US bid for Vietnam nuclear reactor slowed by legal obstacle
Bidding by US companies and their foreign partners to build Vietnam’s second nuclear reactor was held up by lack of a bilateral nuclear cooperation agreement, officials said Thursday.
Vietnam has contracted with Russia’s Atomstroyexport to constructits first nuclear reactor by 2020.
US-based Westinghouse Electric Company LLC and Japan’s Hitachi-GE Nuclear Energy Ltd are bidding to build a second reactor. But because both use US-developed nuclear technology, they must wait for the US and Vietnam to sign a so-called 123 Agreement under the US Atomic Energy Act.
“Due to this procedure, the cooperation between Vietnam and the US is slower than the others,” said Dr Ngo Dang Nhan, head of the Vietnam Agency for Radiation and Nuclear Safety (VARANS).
A US delegation is to visit Vietnam to discuss the 123 Agreement in early July, said Michael Michalak, the US ambassador to Vietnam.
Nhan and Michalak spoke at a conference on nuclear power plant technology and safety in Hanoi.
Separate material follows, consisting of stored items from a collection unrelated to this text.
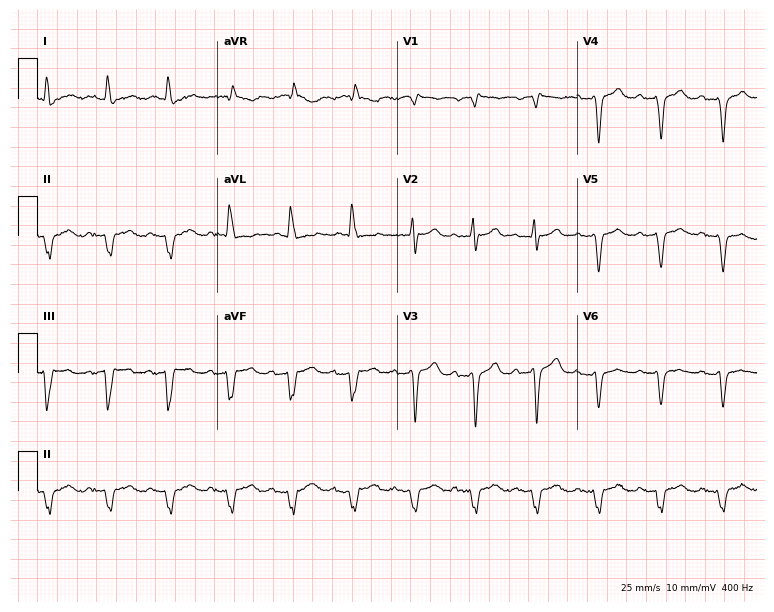
Electrocardiogram (7.3-second recording at 400 Hz), a male, 70 years old. Interpretation includes right bundle branch block.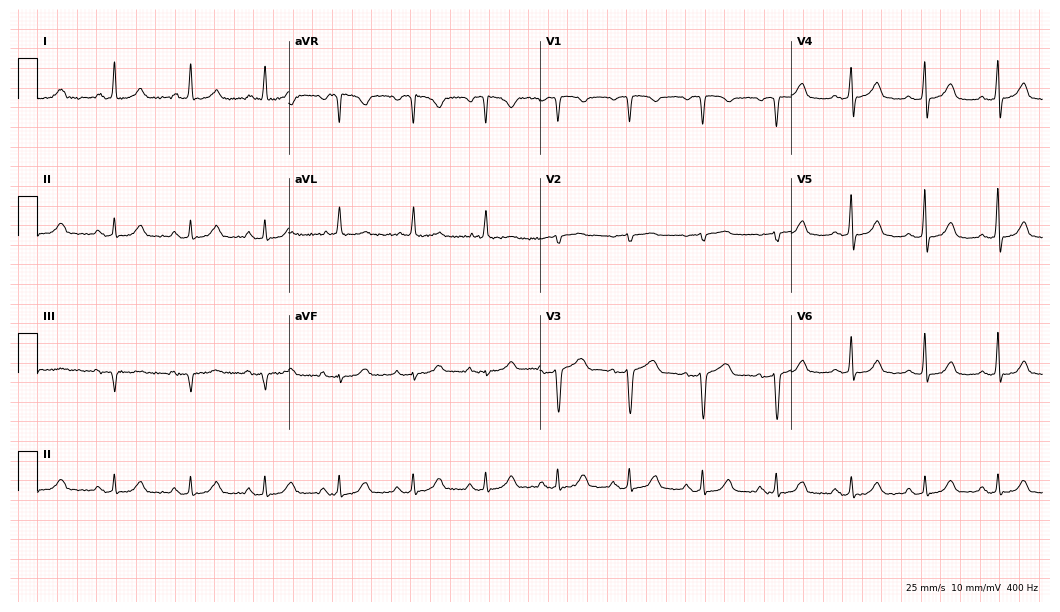
Electrocardiogram, a female, 59 years old. Of the six screened findings (first-degree AV block, right bundle branch block (RBBB), left bundle branch block (LBBB), sinus bradycardia, atrial fibrillation (AF), sinus tachycardia), none is recorded. Other findings, if any, are not listed.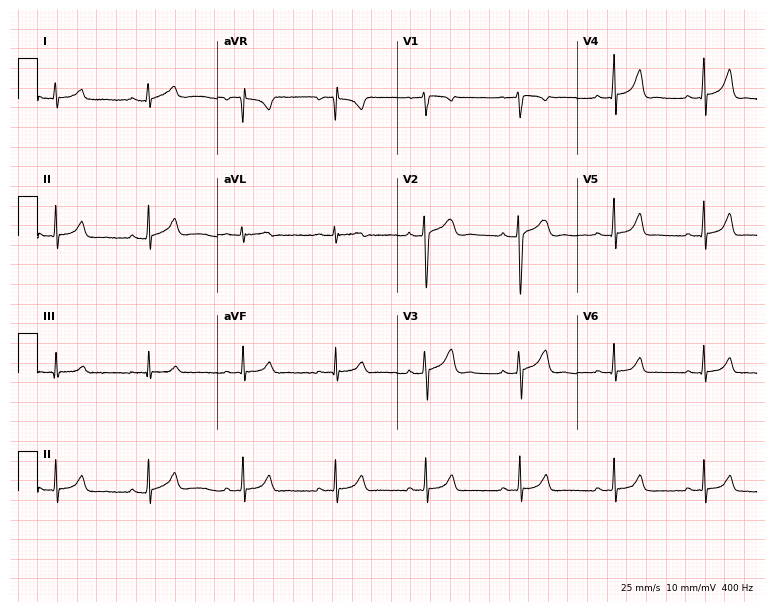
ECG (7.3-second recording at 400 Hz) — a 28-year-old female patient. Screened for six findings — first-degree AV block, right bundle branch block (RBBB), left bundle branch block (LBBB), sinus bradycardia, atrial fibrillation (AF), sinus tachycardia — none is recorded. Other findings, if any, are not listed.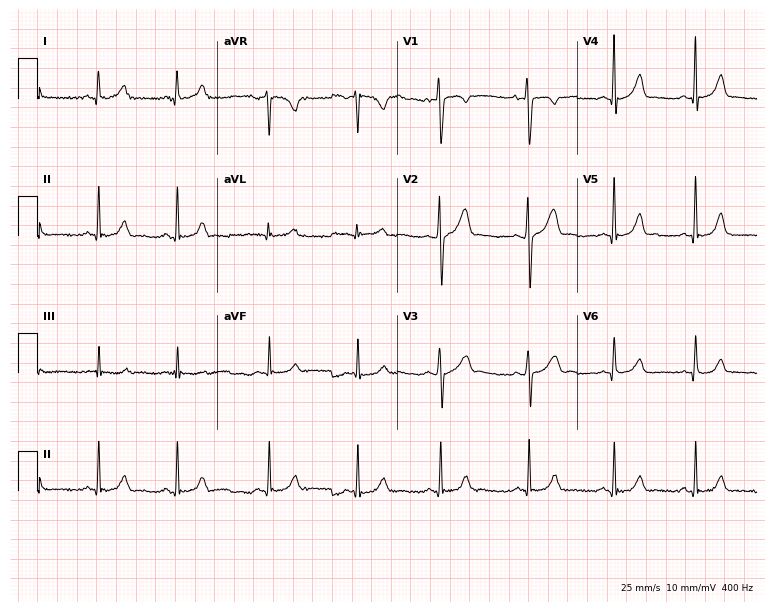
Standard 12-lead ECG recorded from a woman, 18 years old (7.3-second recording at 400 Hz). Read as a normal ECG.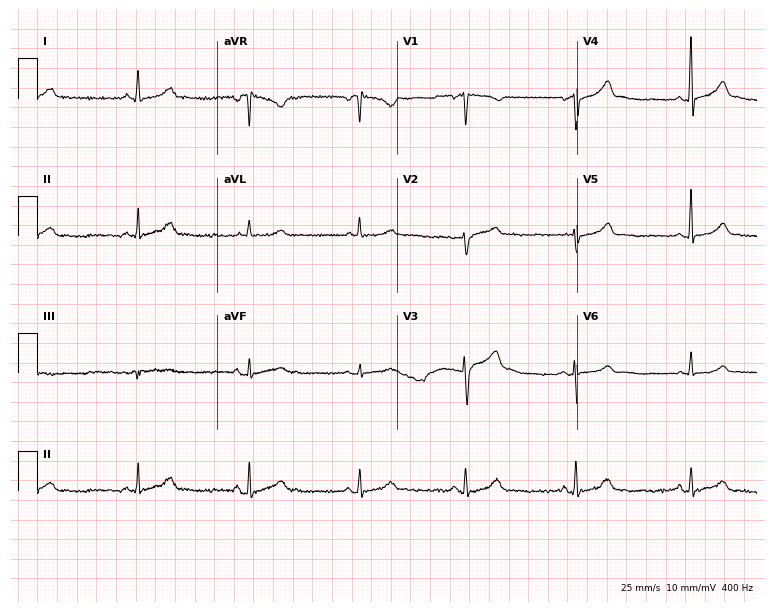
Standard 12-lead ECG recorded from a woman, 52 years old. Read as a normal ECG.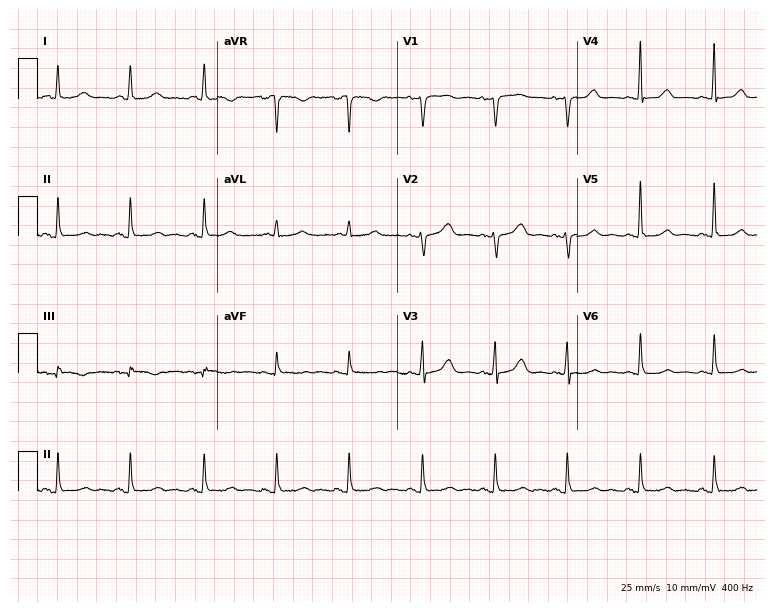
Resting 12-lead electrocardiogram (7.3-second recording at 400 Hz). Patient: an 82-year-old man. None of these six findings is recorded: first-degree AV block, right bundle branch block, left bundle branch block, sinus bradycardia, atrial fibrillation, sinus tachycardia. Other findings, if any, are not listed.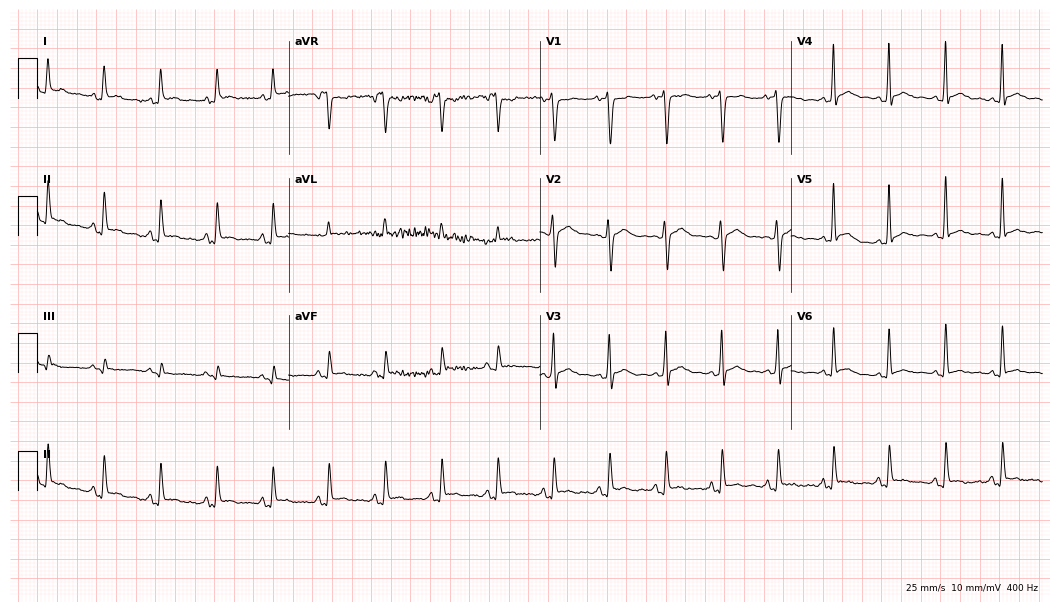
Standard 12-lead ECG recorded from a man, 21 years old (10.2-second recording at 400 Hz). Read as a normal ECG.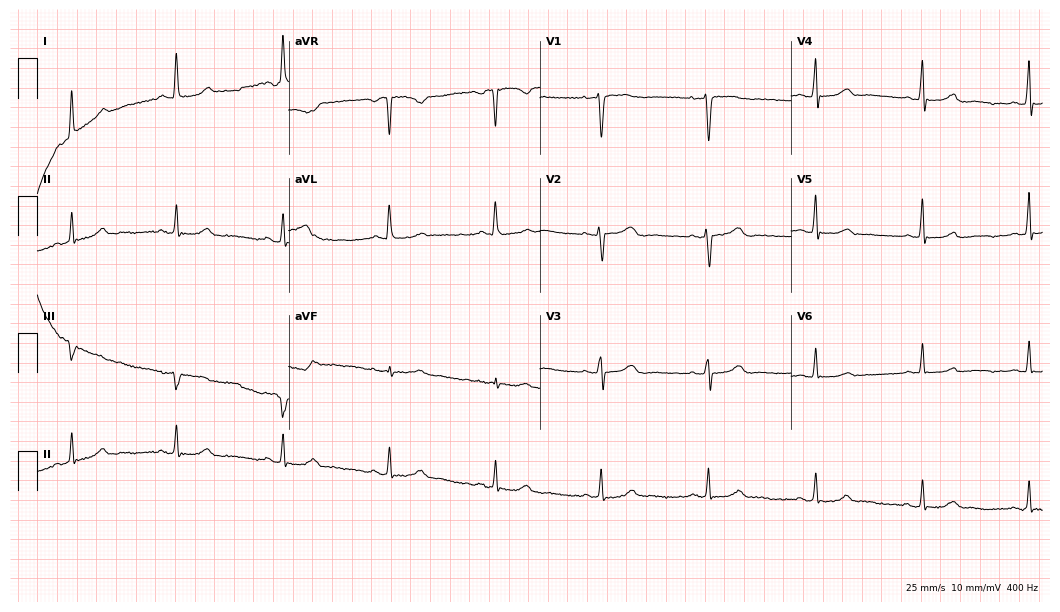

In a presentation at the conference, nuclear scientist Dr Phuc Dai Tran said Vietnam had selected Atomstroyexport’s VVER-1000 AES-2006 design for its first reactor because of performance advantages over Western reactors.
No reactor of that type is yet in operation. The first AES-2006 reactor is scheduled come online in Russia in 2012.
Reporters at the conference asked whether the decision to employ a new reactor design for the country’s first nuclear plant meant Vietnam was being used as a guinea pig.
“It’s good that journalists are interested, but it’s really not a problem,” said Nhan. “Planners have to follow safety standards.”